-- Task objective --
Once you find the line with "Als Naturdenkmal geschützte" in the listing below, please repeat it and every later line exactly, through the last one, without pictures.

◇ ◇ ◇

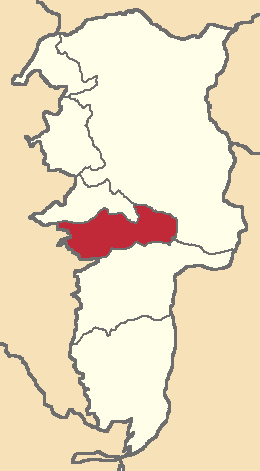 Mapa localizacor del cantón en Bolívar, Ecuador
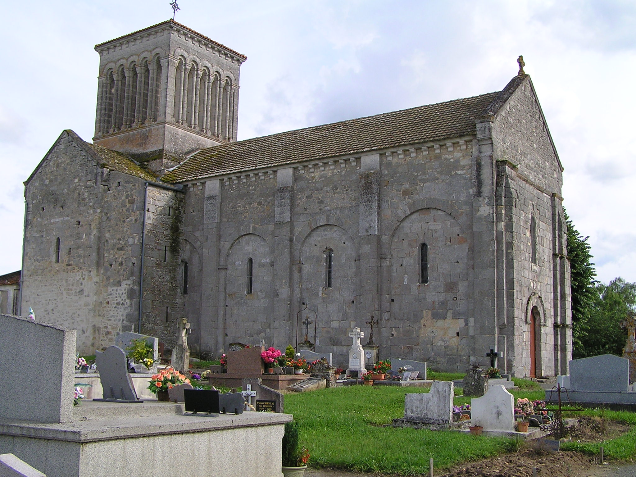 église de Passirac, Charente, France
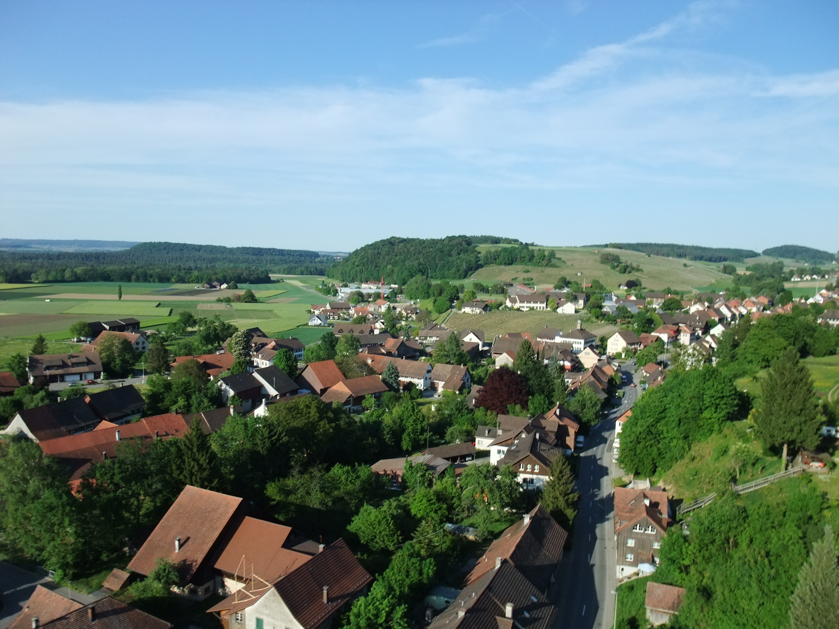 Blick über Flaach
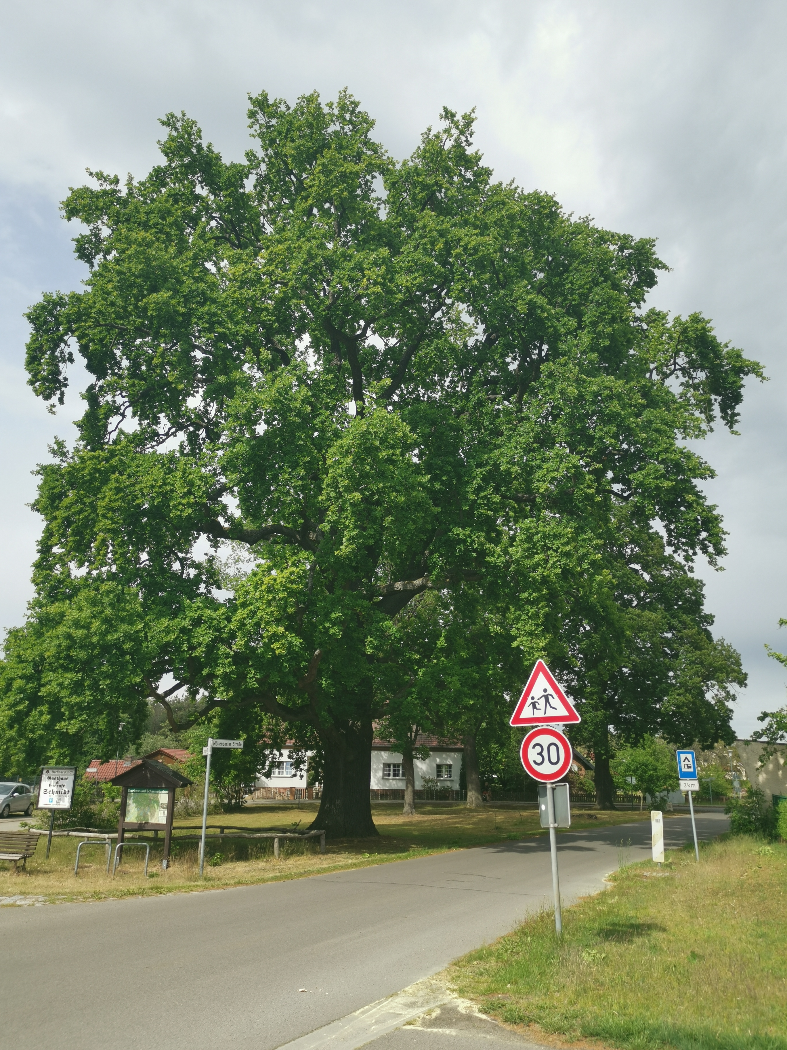 Als Naturdenkmal geschützte Friedenseiche in Limsdorf
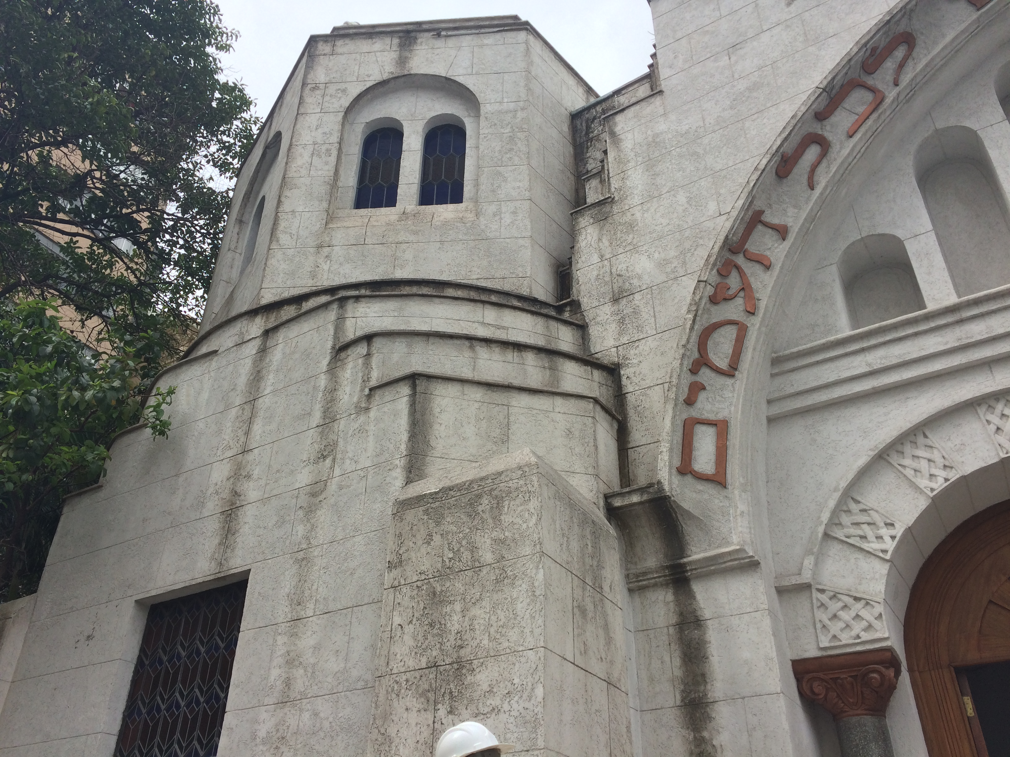 Entrada Principal do Museu Judaico de São Paulo em obras, São Paulo (SP), Brasil

◇ ◇ ◇

-- Task solution --
 Als Naturdenkmal geschützte Friedenseiche in Limsdorf
 Entrada Principal do Museu Judaico de São Paulo em obras, São Paulo (SP), Brasil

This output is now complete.